Still, sometimes a story is so egregiously reported -- and based on such flimsy research -- that it takes my breath away. Such was the case with a recent Associated Press story about how a Stanford graduate student had proven that men in online virtual worlds behave just like men in real life.

The story focused on a study by Nick Yee, who entered the virtual world Second Life (SL) to examine the behavior of avatars, or online representations of people. SL is an experimental virtual world where many avatars don't have a gender. Many SL avatars are animals or fairies or geometric objects.

Nevertheless, Yee wanted to prove that men in SL act the same way psychologists say they do in real life. A few studies have shown that two men talking, on average, stand farther away from each other than women do. Yee postulated that you would see similar behaviors among male avatars in SL. By recording the interactions between several male and female avatars in various combinations, he and his research crew determined that male avatars do indeed tend to stand farther away from other male avatars than female avatars do.

Thus, the AP headline crowing "Virtual Men Also Keep Distance." Ah yes, everybody loves it when science confirms their stereotypes. Even the New York Times jumped on the bandwagon, covering the study uncritically, as if it made perfect sense that men would always be men, even in a virtual space.

I was, however, extremely skeptical. First of all, as I mentioned earlier, SL is already unlike the real world in that people can pick their gender (or lack thereof). My avatar in SL is a Hapa boy with blue hair. In real life, I am a white girl with brown hair. If I were truly reflecting my alleged real-life behavior, my avatar should act like a woman since I am a woman in real life.

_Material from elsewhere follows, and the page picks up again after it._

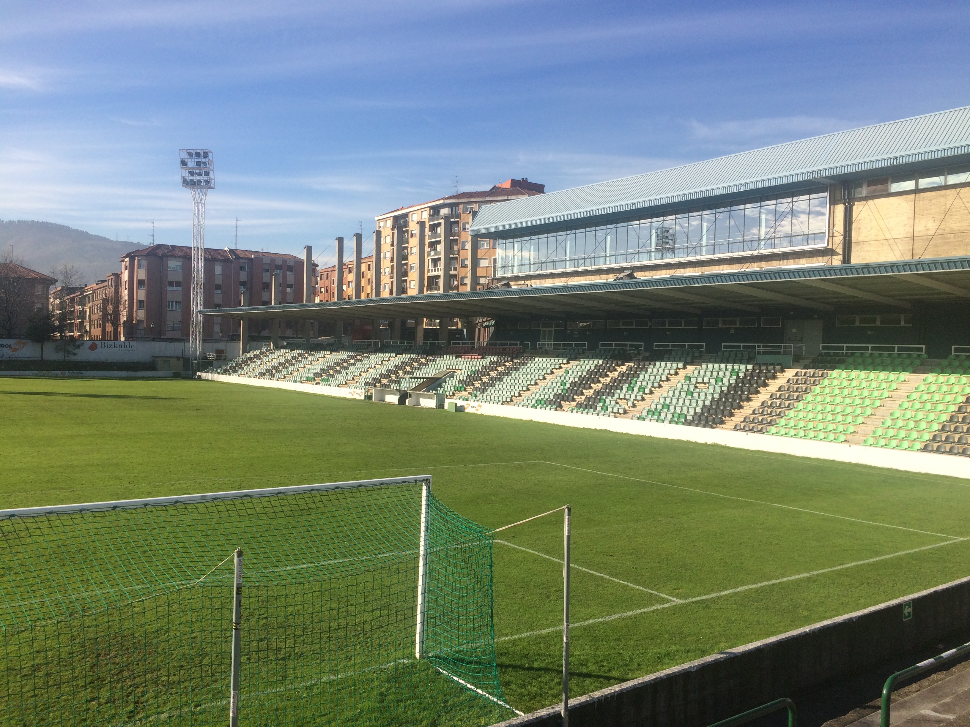 Foto de la tribuna principal del Campo Municipal de Las Llanas de Sestao
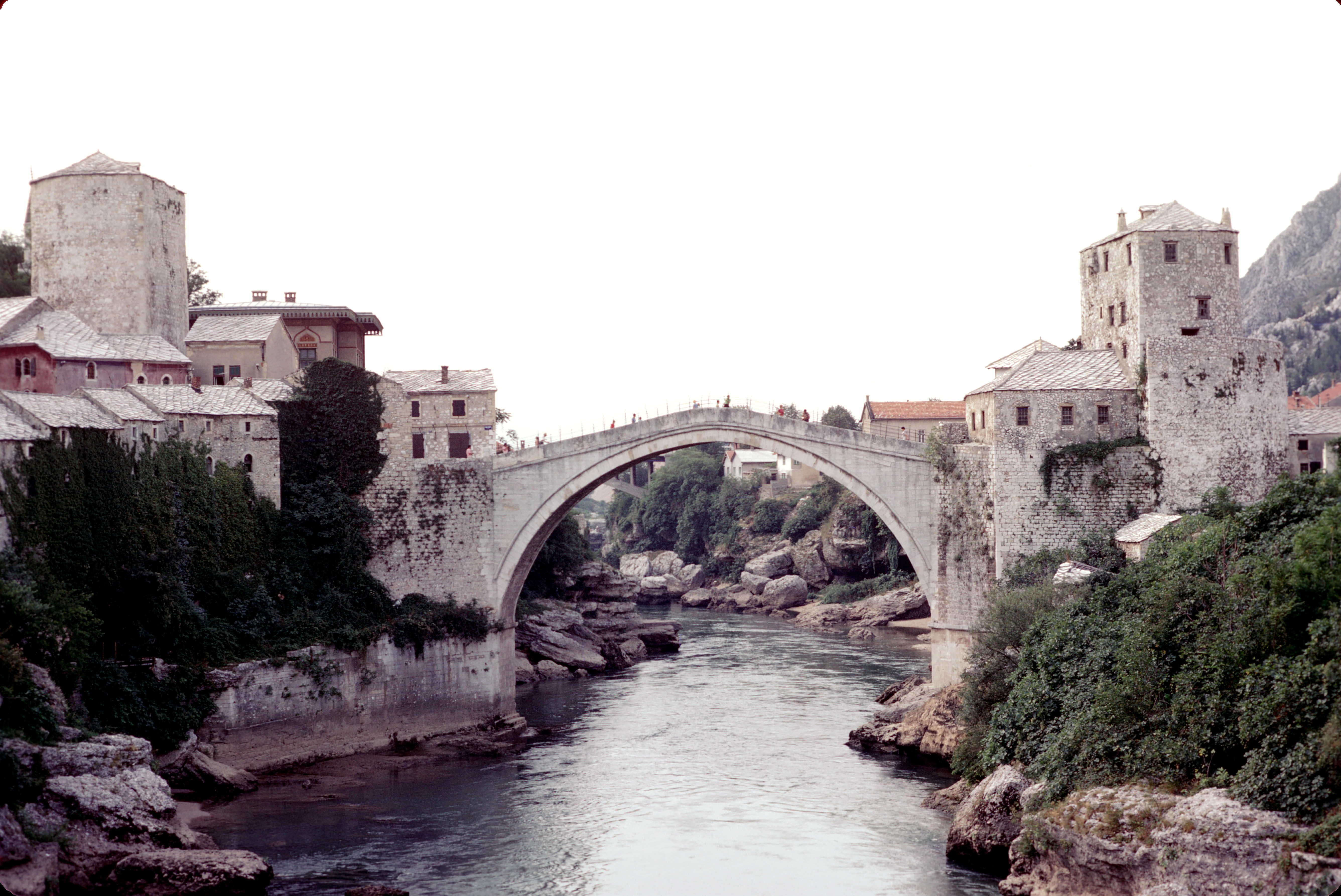 Le Vieux Pont de Mostar (en 1974) enjambant la rivière Neretva. Ce pont en dos d' âne construit en 1565 a été détruit par les forces croates du HVO en novembre 1993 et reconstruit en 2003-2004. Mostar, Bosnie-Herzégovine (partie de l' ex-Yougoslavie en 1974).

I wrote to Yee and asked what he thought. He replied, "We are suggesting that male avatars, regardless of whether they are being controlled by male or female users, follow the social norms of men. This point isn't elaborated in the paper because we didn't have the right kind of data to prove this one way or another." Too bad that the AP thought he did have the data to prove that and reported it as such.

What Yee really discovered is that avatars don't reflect social norms at all: women are acting male and vice-versa. This, I can tell you from experience, would not be viewed as the social norm in real life. Moreover, Yee admits in his scientific paper that he and his researchers basically had to guess at the genders of the avatars they met, since it's hard to tell with many avatars. Are you getting the picture here? It's a classic example of researchers imposing their preconceptions onto a culture that doesn't conform to their norms.

Upon encountering a society of many genders, where nongendering is part of the norm, Yee and his crew still attempted to figure out a way to find "real world" gendered behavior. It's like Margaret Mead's work, only worse because we should know better.

Basically all Yee did was go into a virtual world whose gender norms were hard to understand, and try to find ways that it reflected gender norms he did understand. He imposed his own notion of male and female onto avatars who are often neither. And he topped it off by trying to map real-life body language onto the clunky movements of digital representations. Are you surprised that Yee found exactly what he wanted to prove? No, I'm not either.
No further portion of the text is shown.